Australian Open starts hours after Djokovic’s deportation

Australian Open starts hours after Djokovic's deportation
The Australian Open has started without nine-time champion Novak Djokovic

The Australian Open started Monday without nine-time champion Novak Djokovic and, finally, the focus was on forehands and backhands instead of his fight to avoid deportation because he isn’t vaccinated against COVID-19.

Fifth-seeded Maria Sakkari started the program on the main court at Melbourne Park with a 6-4, 7-6 (2) win over Tatjana Maria, with defending champion Naomi Osaka due next in Rod Laver Arena.

In two early results on Day 1 of the first major tennis tournament of 2022, Tokyo Olympics gold medalist Belinda Bencic beat Kristina Mladenovic 6-4, 6-3, and 15th-seeded Elina Svitolina got past Fiona Ferro 6-1, 7-6 (4).

Later Monday, Rafael Nadal was set to renew his bid for a men’s-record 21st Grand Slam singles title with a first-round match against Marcos Giron of the U.S. Nadal is tied with Djokovic and Roger Federer with 20 major trophies.

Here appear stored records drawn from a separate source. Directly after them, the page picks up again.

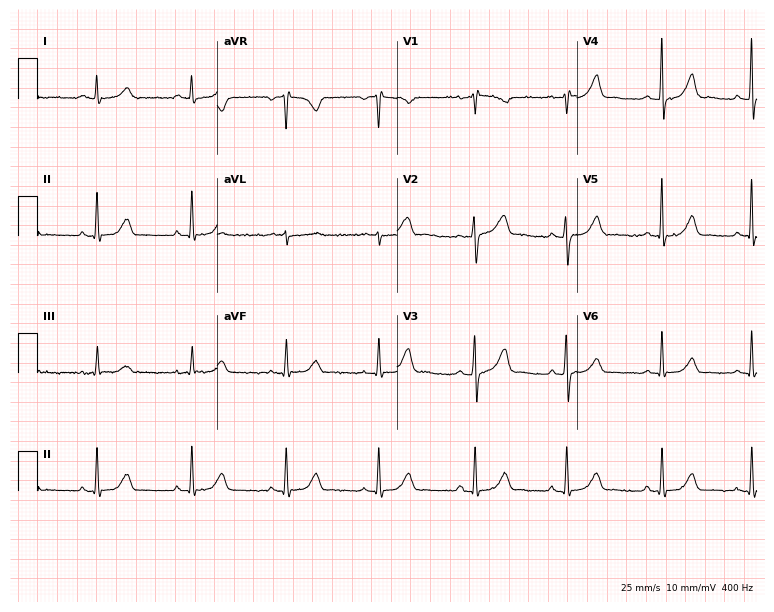
Electrocardiogram, a female patient, 58 years old. Overall reading on record: normal ECG.
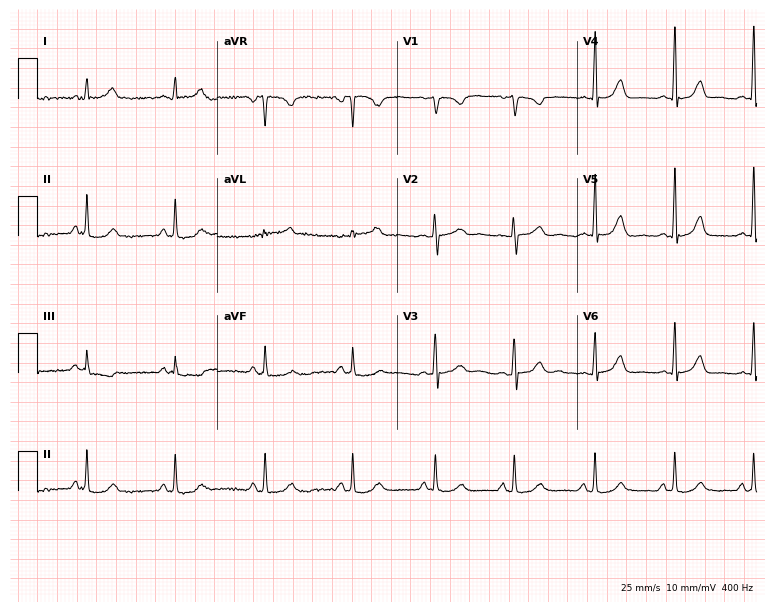
Standard 12-lead ECG recorded from a 39-year-old female. None of these six findings is recorded: first-degree AV block, right bundle branch block, left bundle branch block, sinus bradycardia, atrial fibrillation, sinus tachycardia.
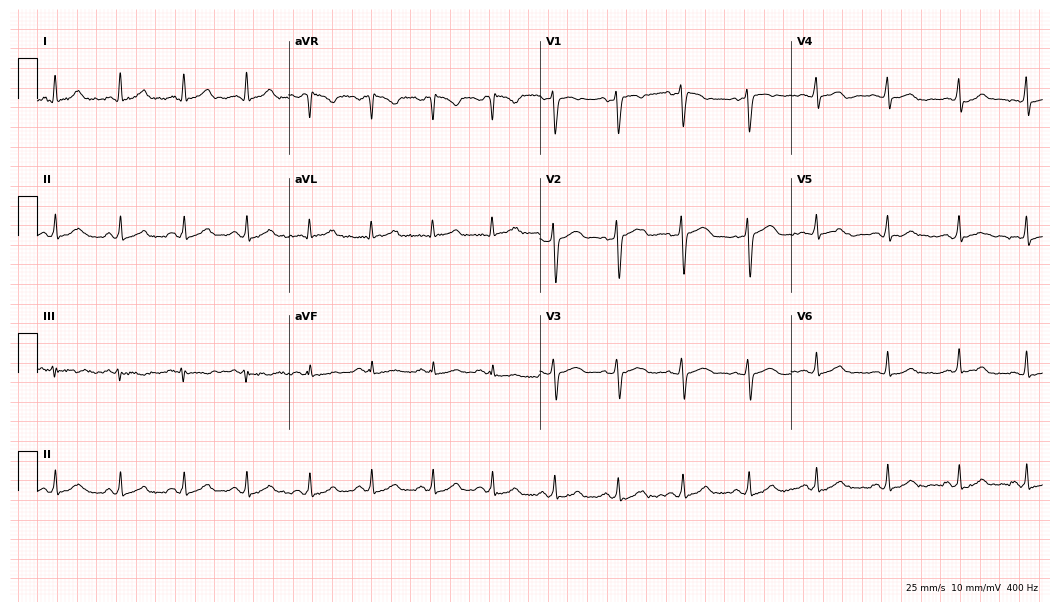
Standard 12-lead ECG recorded from a woman, 30 years old (10.2-second recording at 400 Hz). Read as a normal ECG.
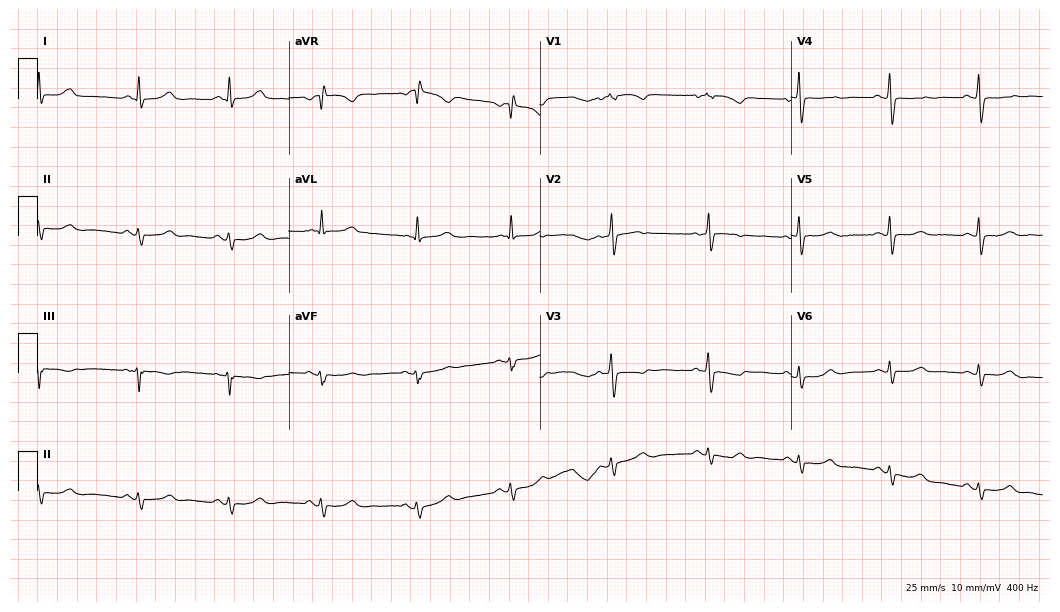
Resting 12-lead electrocardiogram. Patient: a woman, 58 years old. None of these six findings is recorded: first-degree AV block, right bundle branch block (RBBB), left bundle branch block (LBBB), sinus bradycardia, atrial fibrillation (AF), sinus tachycardia. Findings outside these six are not listed.

Nadal won the Australian Open in 2009 and is the only past champion in the men’s bracket after Djokovic’s late withdrawal Sunday because he was forced to fly out of the country when a court upheld the cancellation of his visa. Federer is skipping the tournament to continue recovering from knee surgery.

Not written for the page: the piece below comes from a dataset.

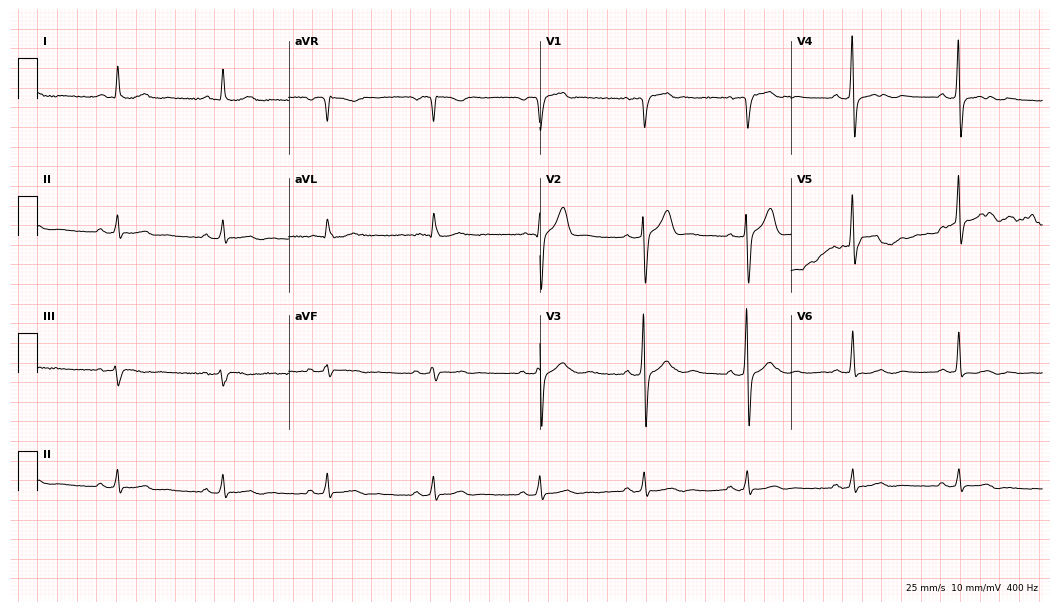
12-lead ECG from an 81-year-old male patient (10.2-second recording at 400 Hz). No first-degree AV block, right bundle branch block, left bundle branch block, sinus bradycardia, atrial fibrillation or sinus tachycardia recorded for this tracing.
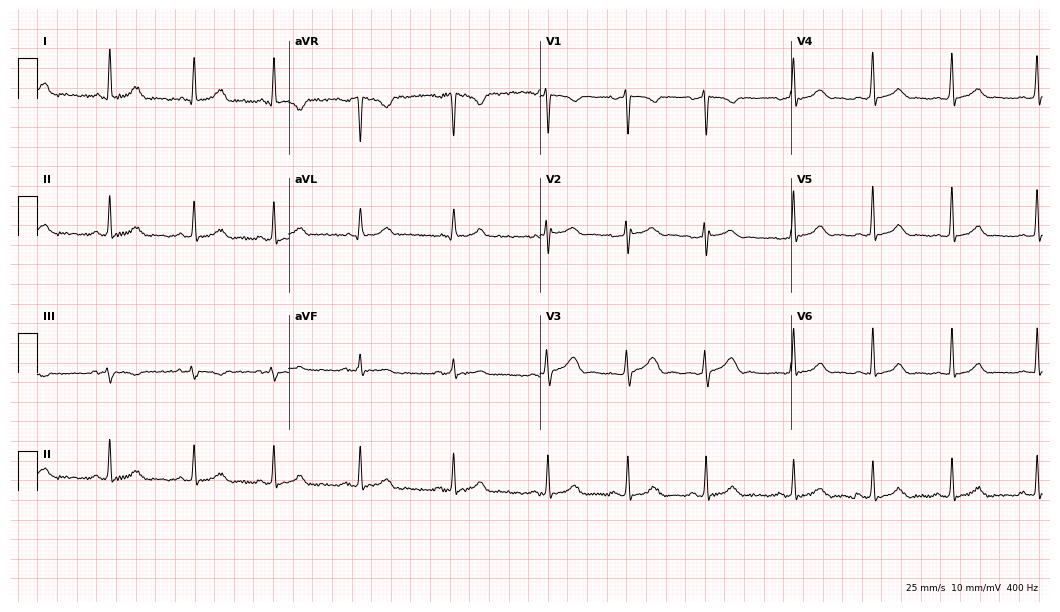
12-lead ECG from a woman, 27 years old. Screened for six findings — first-degree AV block, right bundle branch block, left bundle branch block, sinus bradycardia, atrial fibrillation, sinus tachycardia — none is recorded. Findings outside these six are not listed.

Djokovic had been scheduled to play Monday night’s last match in Laver, following No. 1-ranked woman Ash Barty’s contest, but instead the 34-year-old Serb was on a flight that landed in Dubai.

The top-ranked Djokovic spent 11 days at the center of an unprecedented saga over his vaccination status, a stretch including two court hearings and time in immigration hotel detention before and after he won his first appeal.

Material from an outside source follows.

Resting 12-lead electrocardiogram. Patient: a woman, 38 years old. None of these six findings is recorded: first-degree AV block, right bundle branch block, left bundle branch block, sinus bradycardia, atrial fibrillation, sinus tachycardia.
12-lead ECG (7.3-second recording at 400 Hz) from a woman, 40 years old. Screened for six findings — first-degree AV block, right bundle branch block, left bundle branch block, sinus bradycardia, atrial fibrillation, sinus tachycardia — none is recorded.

It began when he was granted an exemption to strict vaccination rules by two medical panels and Tennis Australia in order to play in the Australian Open.

That exemption, based on evidence that he recently recovered from COVID-19, apparently allowed him to receive a visa to enter Australia. But upon arrival, border officials said the exemption was not valid and moved to deport him.

Showing evidence of vaccination is a requirement for anyone — players, coaches, fans, others — entering Melbourne Park for the tournament.

A security official with a loudspeaker reminded people lining up outside the complex early Monday to have proof of vaccination ready for inspection and added: “Oh, a ticket would be handy, too!”

Fans were taking photographs at the main stadium in front of an image of Djokovic holding up the trophy he won each of the past three years.